For code review, grep for patterns that combine user input with file operations:

# Python
grep -rn "open.*request\." --include="*.py"
grep -rn "send_file.*request\." --include="*.py"

# Node.js
grep -rn "readFile.*req\." --include="*.js"
grep -rn "sendFile.*req\." --include="*.js"

Static analysis tools like Semgrep, Bandit (Python), and ESLint security plugins catch many of these patterns automatically.

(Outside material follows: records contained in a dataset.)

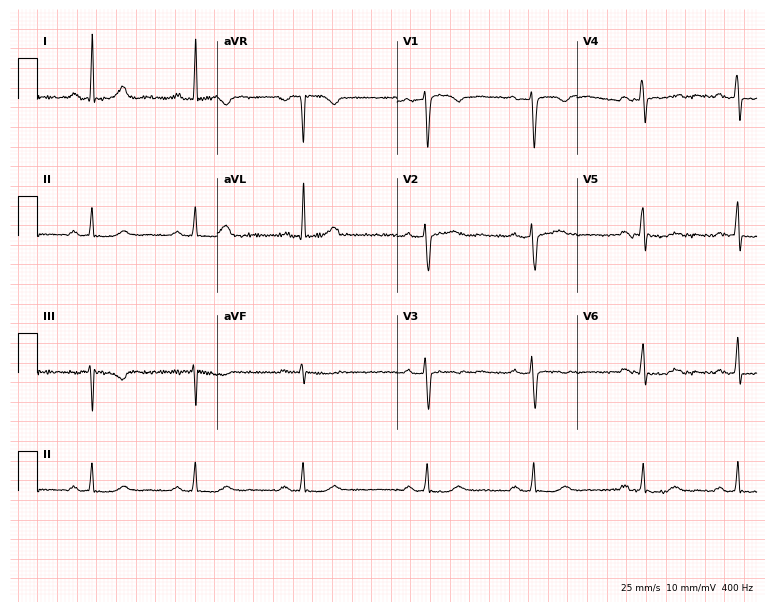
Electrocardiogram, a female patient, 42 years old. Of the six screened findings (first-degree AV block, right bundle branch block, left bundle branch block, sinus bradycardia, atrial fibrillation, sinus tachycardia), none is recorded. Findings outside these six are not listed.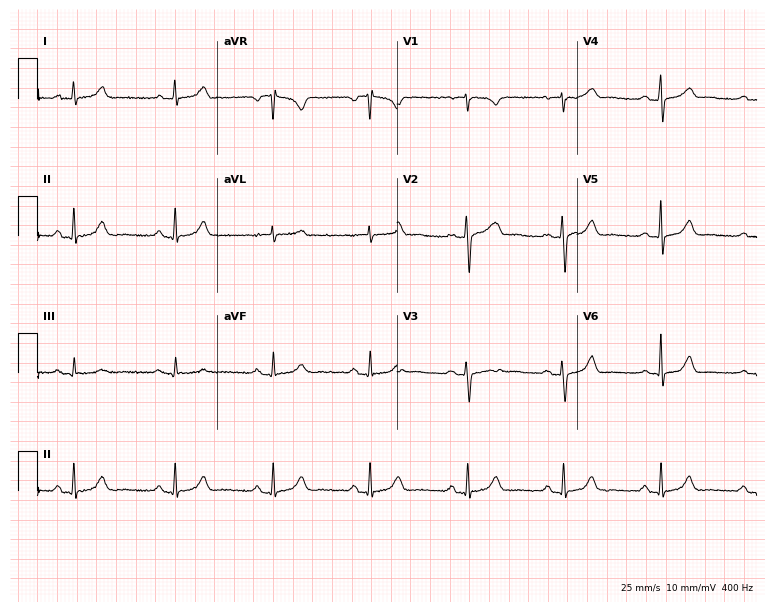
Resting 12-lead electrocardiogram. Patient: a 35-year-old female. None of these six findings is recorded: first-degree AV block, right bundle branch block, left bundle branch block, sinus bradycardia, atrial fibrillation, sinus tachycardia.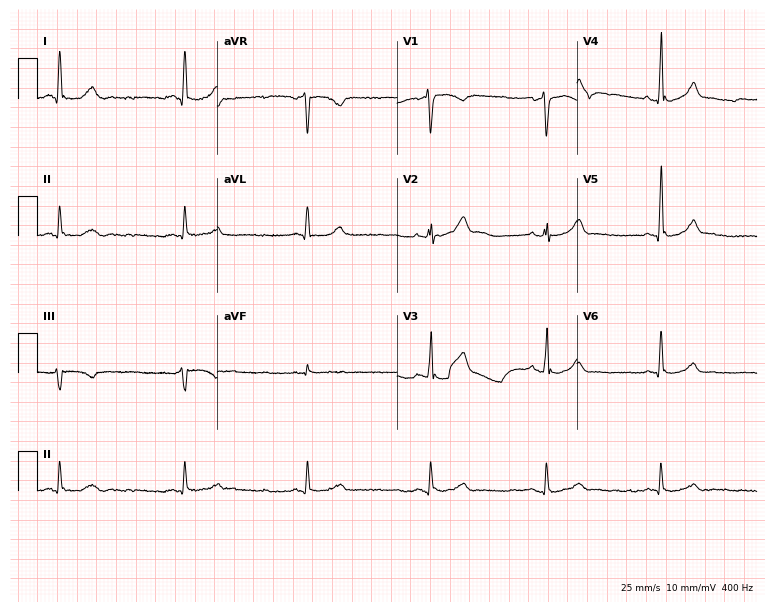
ECG (7.3-second recording at 400 Hz) — a 57-year-old male. Findings include sinus bradycardia (a sinus rate of 50 beats per minute or less).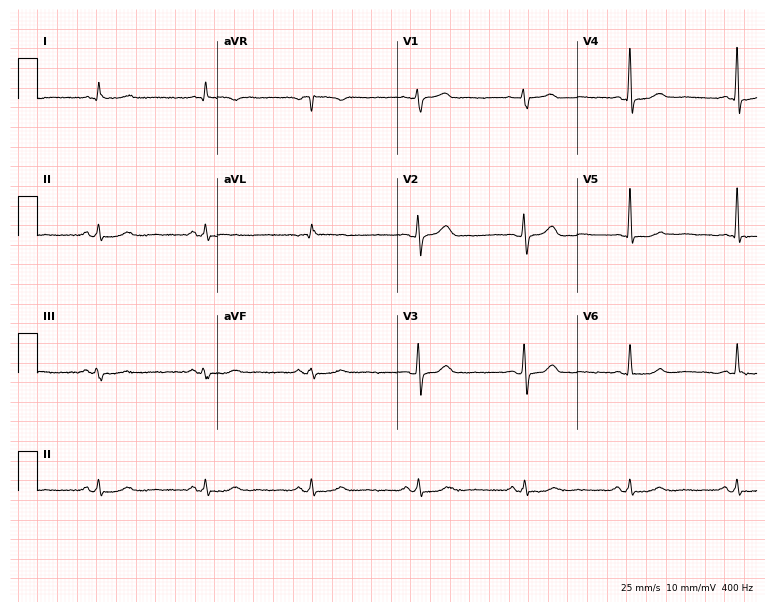
12-lead ECG from a man, 82 years old. Recorded interpretation: within normal limits.

Summary and Security Checklist

Path traversal remains dangerous because it’s easy to introduce and often overlooked. Use this checklist when auditing file-handling code:

User input is never directly used in file paths without validation
All file paths are canonicalized using realpath() or equivalent before use
Resolved paths are verified to start with the intended base directory
File operations use allowlists where possible instead of user-controlled names
Uploaded filenames are replaced with generated UUIDs or sanitized aggressively
Error messages don’t reveal filesystem structure or existence of files
Static analysis tools are configured to flag dangerous file operation patterns
Integration tests include path traversal payloads for file-handling endpoints

The canonical pattern is simple: resolve the full path, then verify it’s where you expect it to be. Apply this consistently, and path traversal becomes a non-issue in your applications.